In relation with my previous question Scaled paraboloid and derivatives checking, I see that you fixed related to running the problem once. I wanted to try but I still have a problem with the derivatives checking and finite differences showed in the following code:
""" Unconstrained optimization of the scaled paraboloid component."""
from __future__ import print_function
import sys
import numpy as np
from openmdao.api import IndepVarComp, Component, Problem, Group, ScipyOptimizer
class Paraboloid(Component):
def __init__(self):
super(Paraboloid, self).__init__()
self.add_param('X', val=np.array([0.0, 0.0]))
self.add_output('f_xy', val=0.0)
def solve_nonlinear(self, params, unknowns, resids):
X = params['X']
x = X[0]
y = X[1]
unknowns['f_xy'] = (1000.*x-3.)**2 + (1000.*x)*(0.01*y) + (0.01*y+4.)**2 - 3.
def linearize(self, params, unknowns, resids):
""" Jacobian for our paraboloid."""
X = params['X']
J = {}
x = X[0]
y = X[1]
J['f_xy', 'X'] = np.array([[ 2000000.0*x - 6000.0 + 10.0*y,
0.0002*y + 0.08 + 10.0*x]])
return J
if __name__ == "__main__":
top = Problem()
root = top.root = Group()
#root.fd_options['force_fd'] = True # Error if uncommented
root.add('p1', IndepVarComp('X', np.array([3.0, -4.0])))

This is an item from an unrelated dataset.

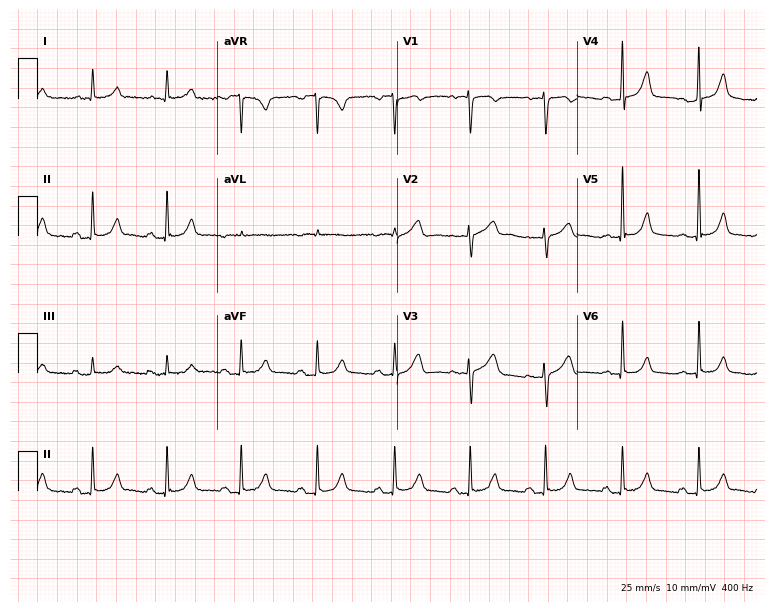
12-lead ECG from a woman, 44 years old. Recorded interpretation: within normal limits.

root.add('p', Paraboloid())
root.connect('p1.X', 'p.X')
top.driver = ScipyOptimizer()
top.driver.options['optimizer'] = 'SLSQP'
top.driver.add_desvar('p1.X',
lower=np.array([-1000.0, -1000.0]),
upper=np.array([1000.0, 1000.0]),
scaler=np.array([1000., 0.001]))
top.driver.add_objective('p.f_xy')
top.setup()
top.check_partial_derivatives()
top.run()
top.check_partial_derivatives()
print('\n')
print('Minimum of %f found at (%s)' % (top['p.f_xy'], top['p.X']))

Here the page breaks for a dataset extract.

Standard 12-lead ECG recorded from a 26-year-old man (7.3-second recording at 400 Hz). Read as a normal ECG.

First check works fine but the second check_partial_derivatives gives weird results for FD :
[...]
Partial Derivatives Check
----------------
Component: 'p'
----------------
p: 'f_xy' wrt 'X'
Forward Magnitude : 1.771706e-04
Reverse Magnitude : 1.771706e-04
Fd Magnitude : 9.998228e-01
Absolute Error (Jfor - Jfd) : 1.000000e+00
Absolute Error (Jrev - Jfd) : 1.000000e+00
Absolute Error (Jfor - Jrev): 0.000000e+00
Relative Error (Jfor - Jfd) : 1.000177e+00
Relative Error (Jrev - Jfd) : 1.000177e+00
Relative Error (Jfor - Jrev): 0.000000e+00
Raw Forward Derivative (Jfor)
[[ -1.77170624e-04 -8.89040341e-10]]
Raw Reverse Derivative (Jrev)
[[ -1.77170624e-04 -8.89040341e-10]]
Raw FD Derivative (Jfd)
[[ 0.99982282 0. ]]
Minimum of -27.333333 found at ([ 6.66666658e-03 -7.33333333e+02])
And (may be not related) when I try to set root.fd_options['force_fd'] = True (just to see), I get an error during the first check :
Partial Derivatives Check
----------------
Component: 'p'
----------------
Traceback (most recent call last):
File "C:\Program Files (x86)\Wing IDE 101 5.0\src\debug\tserver\_sandbox.py", line 59, in
File "d:\rlafage\OpenMDAO\OpenMDAO\openmdao\core\problem.py", line 1827, in check_partial_derivatives
u_size = np.size(dunknowns[u_name])
File "d:\rlafage\OpenMDAO\OpenMDAO\openmdao\core\vec_wrapper.py", line 398, in __getitem__
return self._dat[name].get()
File "d:\rlafage\OpenMDAO\OpenMDAO\openmdao\core\vec_wrapper.py", line 223, in _get_scalar
return self.val[0]
IndexError: index 0 is out of bounds for axis 0 with size 0
I work with OpenMDAO HEAD (d1e12d4).
This is just a stepsize problem for that finite difference. The 2nd FD occurs at a different point (the optimum), and it must be more sensitive at that point.
I tried with central difference
top.root.p.fd_options['form'] = 'central'
And got much better results.
----------------
Component: 'p'
----------------
p: 'f_xy' wrt 'X'
Forward Magnitude : 1.771706e-04
Reverse Magnitude : 1.771706e-04
Fd Magnitude : 1.771738e-04
The exception when you set 'fd' is a real bug related to the scaler on the des_var being an array. Thanks for the report on that; we'll get a story up to fix it.